De mechanismen die dit probleem veroorzaken, zijn zogenaamde "resonanties", die de paden beschrijven die deeltjes volgen terwijl ze rond de magnetische velden draaien die rond de machine draaien. Wanneer deeltjes resoneren, keren ze herhaaldelijk terug naar het punt waar ze begonnen. Dergelijke terugkeer maakt instabiliteiten of modi in het hete, geladen plasmagas mogelijk om zogenaamde eilanden in het pad van banen te creëren, waardoor de deeltjes en hun energie aan de opsluiting kunnen ontsnappen.

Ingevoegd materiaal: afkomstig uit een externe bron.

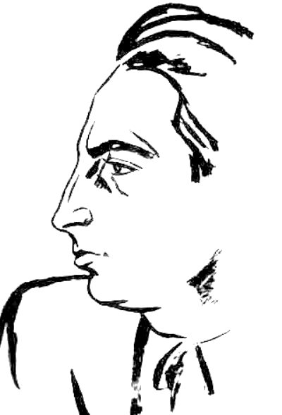 Ştefan Dimitrescu - Portretul lui George Călinescu, tuş cu pensula pe hârtie de desen, 1929, Academia Română, Bucureşti

White gebruikte een snelle softwarecode om te zoeken naar instabiliteiten die "Alfven-modi" worden genoemd en die eilanden kunnen creëren in donutvormige tokamaks, die meer algemeen gebruikte experimentele fusiefaciliteiten zijn. "Dus ik dacht:oké, ik ga ook naar stellarators kijken," zei hij. En in stellarators "is er iets heel anders aan de hand", ontdekte hij.
Modi niet nodig
"Het blijkt dat je in een stellarator geen modi nodig hebt," zei White. "In stellarators, wanneer het aantal periodieke veranderingen in de baan van resonerende hoogenergetische deeltjes overeenkomt met het aantal periodieke veranderingen in het magnetische veld, kunnen deeltjesverliezen optreden," zei hij. "Het is alsof je een kind op een schommel duwt. Als je wilt dat het kind hoger en hoger zwaait, elke keer dat de schommel bij je terugkomt, duw je het opnieuw, en dat is een duw in resonantie," zei hij.
Voor White:"Het probleem tot nu toe is dat mensen zich hebben gefocust op de vorm van het magnetische veld. Maar hoogenergetische deeltjes drijven over het veld, dus je moet ook rekening houden met de banen van de deeltjes."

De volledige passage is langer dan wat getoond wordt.